The information commissions were established to keep requests from getting bottled up in hostile bureaucracies. But as the number of requests mushrooms, the commissions at the federal level and in the larger states have themselves become a bottleneck. The Central Information Commission in New Delhi, for instance, is trying to dig out from nearly nine thousand appeals and the end may not be in sight. If things don't change in a year or two, warns Wajahat Habibullah, the head of the commission, the whole system may collapse.

 

The law's supporters vow to safeguard it, claiming the glut of appeals will subside once agencies have fully embraced the act. Indeed, they gained added influence when one of their own—Shailesh Gandhi, an RTI activist from Mumbai with eight hundred requests under his belt—was chosen to become the new federal information commissioner.

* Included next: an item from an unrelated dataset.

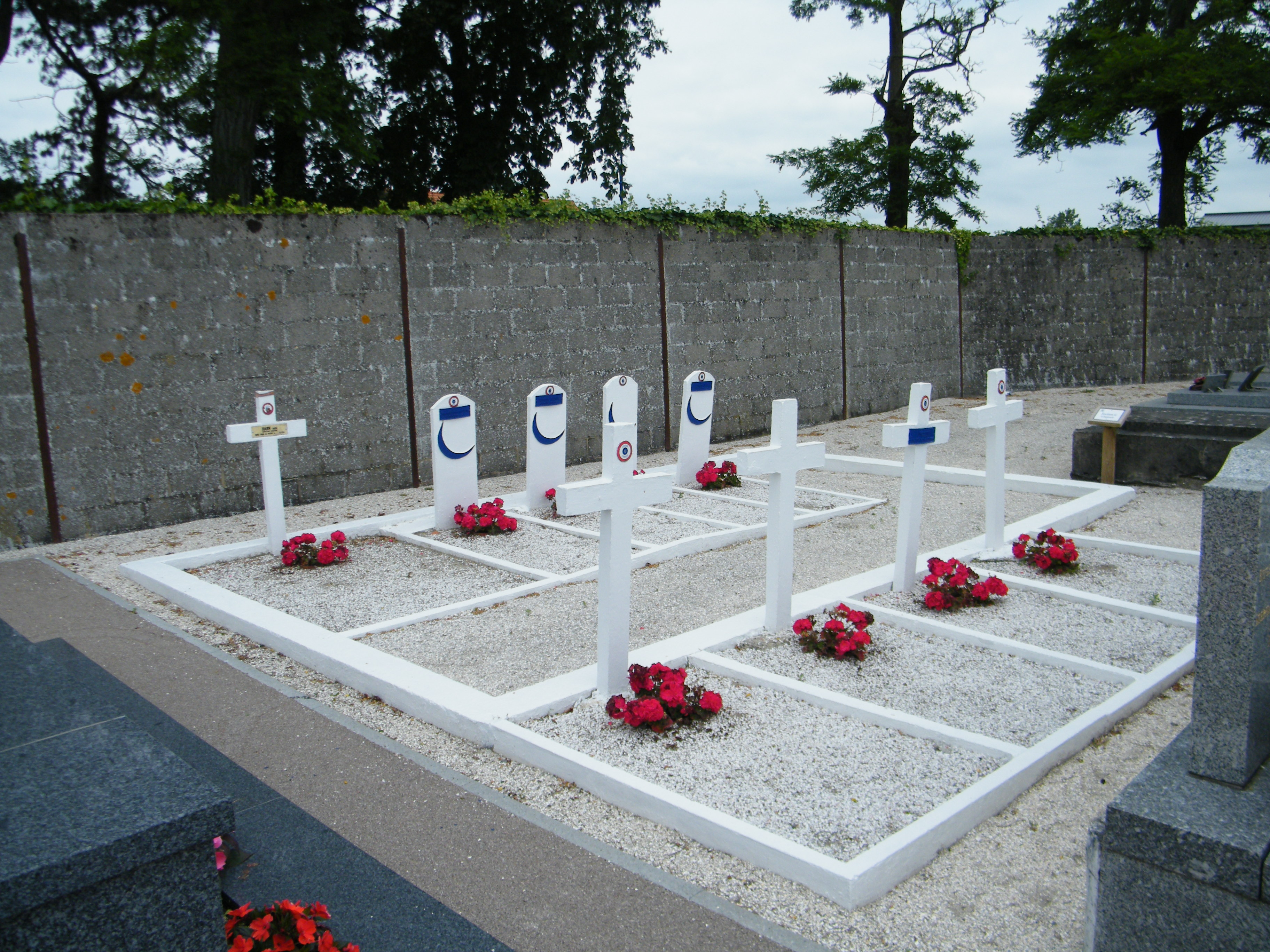 Carré militaire -musulmans, inconnus - cimetière - Le Crotoy

He started hearing appeals in mid-September. Activists are also laying plans with federal authorities to establish a national RTI hotline that will allow citizens to place and pay for their requests via cell phone.

 

During the October gathering of activists, Roy, Dey, and thirty others gave an update on the nationwide study they are conducting of the RTI law's impact. As part of the study, underwritten in part by $250,000 from the Google Foundation, the activists have compiled a database of case studies, some six thousand accounts of how the act has struck a small blow for poor farmers and other underdogs. The cumulative effect, Dey says, is a "class-action kind of thing" that he believes will shift India from an electoral to a participatory democracy. "You can't say it's tangible. It's a change of culture," he says. "It's governance being turned around."

 

The media are turning around as well, albeit slowly. English-language newspapers now regularly publish stories brought to them by RTI activists. Some have broken bite-sized exclusives stemming from their own requests. One Bangalore tabloid has carved out an RTI mini-beat. In November, Delhi's largest television station launched a federal probe with its report—based on information obtained under the RTI law—that newborn babies were dying at a disturbingly high rate at a leading city hospital due to unsanitary conditions there. Within other newsrooms, editors and reporters accustomed to India's smash-and-grab style of journalism openly acknowledge they need to find a way to harness the landmark law. "To be very frank, we have not understood the power of the Right to Information Act yet," says Saikat Datta, an investigative reporter for the weekly newsmagazine Outlook, about the journalistic community. "We just haven't figured out how powerful this tool is and what it can achieve."